Ele avisa que o sarau não é uma balada e esclarece que, embora
aconteça em um bar, o sarau não é um mero divertimento noturno, mas um evento
cultural e literário que exige silêncio para que as pessoas possam ouvir os
poemas recitados ou cantados pelos poetas.
b) Qual é a justificativa?
A justificativa é o sarau acontecer em um bar.
c) Qual é a crítica?
A crítica é a ausência de espaços públicos na periferia da capital
paulista onde os moradores possam realizar atividades culturais e discutir
assuntos de interesse da comunidade, como “falar do asfalto, do trator que
precisa retirar o barranco, do lixo, do futebol...”.
10 – Leia:
Nos meios jornalísticos, olho é um recurso de edição usado para
ressaltar os melhores trechos de textos mais longos e, assim, “arejar” a
leitura. Em geral, o olho destaca frases relevantes e sugestivas. Para ganhar
espaço, o olho pode apresentar pequenas alterações ou supressões de palavras.

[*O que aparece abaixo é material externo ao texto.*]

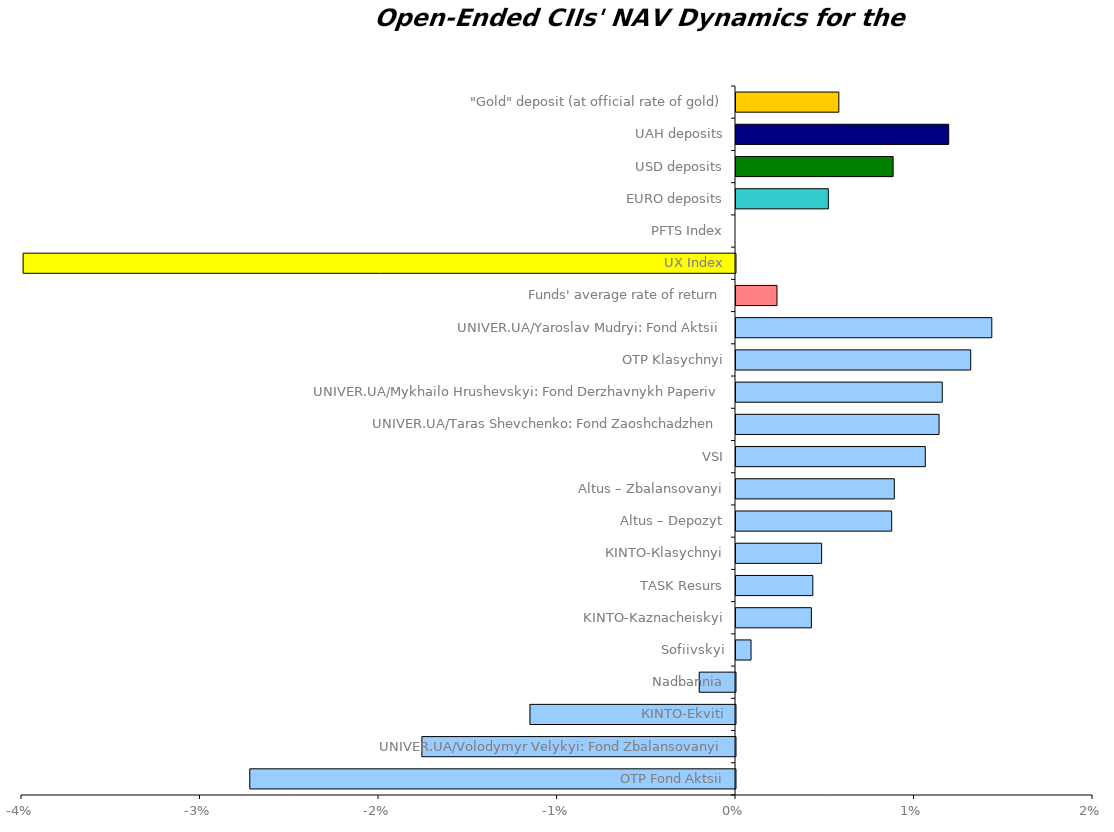
| Category | Series 0 |
|---|---|
| ОТP Fond Aktsii | -0.027 |
| UNIVER.UA/Volodymyr Velykyi: Fond Zbalansovanyi | -0.018 |
| КІNTO-Ekviti | -0.012 |
| Nadbannia | -0.002 |
| Sofiivskyi | 0.001 |
| KINTO-Kaznacheiskyi | 0.004 |
| ТАSK Resurs | 0.004 |
| КІNТО-Кlasychnyi | 0.005 |
| Altus – Depozyt | 0.009 |
| Altus – Zbalansovanyi | 0.009 |
| VSI | 0.011 |
| UNIVER.UA/Taras Shevchenko: Fond Zaoshchadzhen | 0.011 |
| UNIVER.UA/Мykhailo Hrushevskyi: Fond Derzhavnykh Paperiv | 0.012 |
| OTP Klasychnyi | 0.013 |
| UNIVER.UA/Yaroslav Mudryi: Fond Aktsii | 0.014 |
| Funds' average rate of return | 0.002 |
| UX Index | -0.04 |
| PFTS Index | 0 |
| EURO deposits | 0.005 |
| USD deposits | 0.009 |
| UAH deposits | 0.012 |
| "Gold" deposit (at official rate of gold) | 0.006 |

Baseando-se nas informações acima,
reescreva no caderno o olho dessa reportagem e explique o porquê de ter sido
dado destaque a esse trecho.
“A Cooperifa me
mostrou que se eu quero ser escritor eu posso, não preciso pedir autorização para
ninguém”. O trecho destaca e resume uma declaração de um dos entrevistados, o
rapper Jairo Periafricania.
11 – Leia:
Intertítulo
é um pequeno título empregado no interior de textos mais longos para
facilitar a leitura e resumir o bloco de informações que se segue.
A que o intertítulo “Noites especiais” faz referência?
A outros eventos realizados pela
Cooperifa, como o “Chuva de Livros” (distribuição semestral de livros aos
frequentadores do sarau), o “Ajoelhaço” (que ocorre todos os anos na
quarta-feira anterior ao Dia Internacional da Mulher) e o “Poesia no Ar”
(evento em que os poetas prendem seus poemas em balões e soltam-nos no céu de
São Paulo).
12 – No caderno, explique
por que a linguagem informal foi utilizada neste trecho da reportagem:
“Uma
vez ouvi um cara falar no negócio de bala perdida na periferia”?
Trata-se da
transcrição da fala de um dos entrevistados, o poeta Sérgio Vaz.